Я и сама ставила такие уколы своим пациентам, но отказалась, настояв на наркозе. Когда подошла моя очередь, медсестра взяла меня за руку и повела в операционную. Ноги от страха были ватными. Зайдя в операционную, я начала плакать. Вдобавок мне было некомфортно из-за того, что я плохо видела обстановку вокруг, ведь очки мне пришлось оставить в палате. Меня уложили на стол, анестезиолог надел на меня маску, и я почувствовала запах яблок. Лежу и говорю: «Яблочками пахнет». Анестезиолог приподнял маску и переспросил меня. Я повторила про запах яблок. Он опустил маску мне на лицо, вытер мою слезу — и все. Наступила темнота. Я очнулась от невыносимой сухости во рту и попросила воды. Помню, что мне дали выпить почему-то очень теплую воду, и плохо помню, как добралась до кровати в палате, так и отключившись в операционном белье.

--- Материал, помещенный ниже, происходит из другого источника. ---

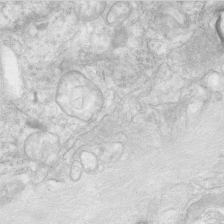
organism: Human
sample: Neocortex
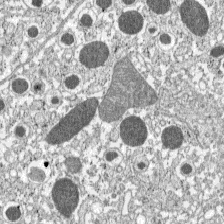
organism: C57BL Mouse
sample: Pancreatic islet
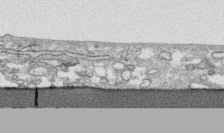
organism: Human
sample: CRL-1474
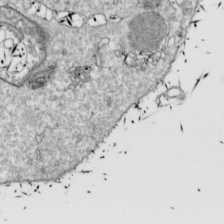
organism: Drosophila
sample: Cell division; meiosis; drosophila spermatocytes
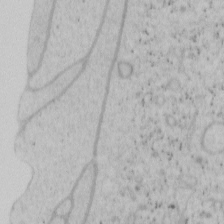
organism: Human
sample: HeLa cells
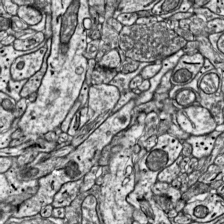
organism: Mouse
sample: Visual Cortex
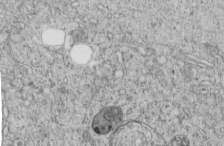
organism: C. elegans
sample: C. elegans embryo early stage
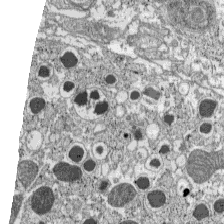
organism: C57BL Mouse
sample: Pancreatic islet
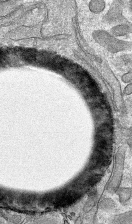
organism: Mouse
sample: Mouse hepatocytes
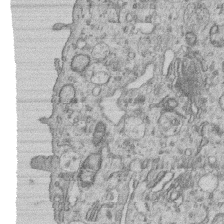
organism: Human
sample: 1205lu cells
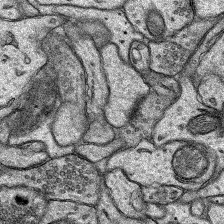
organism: Rat
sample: Hippocampus
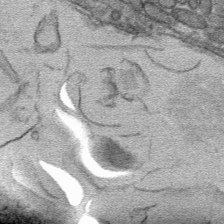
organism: Mouse
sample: Mouse hepatocytes
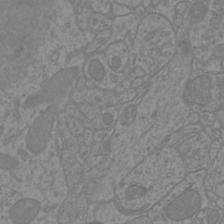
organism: Mouse
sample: Cortical neurons
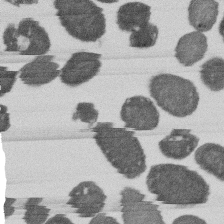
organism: E. coli
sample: Bacterial nucleoid

Придя в себя, я почувствовала, как сильно болит глаз и мешают швы. Слезы текли рекой. Меня очень поддерживали мой будущий муж, мои одногруппники и мой учитель, который назвал меня «Мисс Ортофория[9]». После того как прошла боль, рассосалась кровь и смягчились швы, я смотрела в зеркало и не узнавала себя. Я впервые почувствовала себя красивой. Плача от радости, я поделилась своим счастьем с Игорем Леонидовичем на контрольном осмотре. Мне больше не надо подстраиваться, чтобы выглядеть нормально на снимках, больше не надо стесняться смотреть в глаза, и больше никто не скажет, что я косоглазая. Игорь Леонидович не только влюбил меня в детскую офтальмологию, но и избавил навсегда от многолетних комплексов и шального вида.
Онкология
Работа с пациентами с разнообразными образованиями в области глаз пробудила во мне интерес к такому направлению, как онкоофтальмология, хоть оно и недостаточно хорошо развито в Новосибирске.

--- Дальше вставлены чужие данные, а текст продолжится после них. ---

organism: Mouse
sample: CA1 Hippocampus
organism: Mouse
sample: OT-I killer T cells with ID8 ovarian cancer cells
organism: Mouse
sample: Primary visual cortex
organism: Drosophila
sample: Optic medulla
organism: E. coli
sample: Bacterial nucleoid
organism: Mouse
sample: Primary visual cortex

Одной из первых операций, которую я увидела в ординатуре, стала экзентерация орбиты — удаление не только глазного яблока, но и всего содержимого орбиты, вплоть до костных стенок. Такие операции выполняются при злокачественных процессах, когда никакое другое лечение не будет эффективным. У пациента на операционном столе была меланома хориоидеи — злокачественная опухоль сосудистой оболочки глаза, которая проросла через стенки глазного яблока и устремлялась вглубь орбиты. После подобных операций и периода восстановления пациент направляется в центр протезирования для изготовления протеза.
Глазные протезы
Во время ординатуры мне посчастливилось попасть на экскурсию в такой центр. Вы наверняка видели, как работают стеклодувы. Так вот, некоторые виды протезов тоже выдувают из стекла, а потом вручную раскрашивают, подбирая цвет и рисунок радужки под каждого пациента.

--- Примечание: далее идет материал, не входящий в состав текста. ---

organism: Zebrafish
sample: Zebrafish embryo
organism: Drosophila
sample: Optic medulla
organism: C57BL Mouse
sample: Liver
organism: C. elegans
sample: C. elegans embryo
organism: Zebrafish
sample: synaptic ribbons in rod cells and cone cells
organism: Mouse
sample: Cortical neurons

Позже мне довелось увидеть пациента со злокачественной опухолью, которая съела не только область глаза, но и половину лица.
Онкология страшна для пациентов, но невероятно интересна для меня. Я скупала литературу по онкологическим заболеваниям глаз, посещала секции онкологии на офтальмологических конференциях и всерьез задумывалась о развитии этого направления в нашем городе. Я ярко представляла, как поеду стажироваться в Москву, чтобы обучиться диагностике и лечению глазных опухолей, но опытные коллеги ясно дали понять, что у меня, у девочки, не получится развить целое направление. С половой дискриминацией мне довелось столкнуться несколько позже. А последняя надежда стать хирургом все еще жила в моем сердце…
Стажировка
Как я писала ранее, оптометрическому мастерству я обучалась самостоятельно. Тогда врачи еще не вели социальные сети и не было никаких онлайн-курсов, откуда можно было бы почерпнуть необходимые знания. Через несколько месяцев работы в оптике я уже имела неплохой опыт подбора разнообразной оптической коррекции, заработала не только на офтальмоскоп, но и на специальную линзу для осмотра глазного дна под микроскопом, а благодаря своему блокноту еще и начала обучать одногруппников, которые тоже решили работать в оптике.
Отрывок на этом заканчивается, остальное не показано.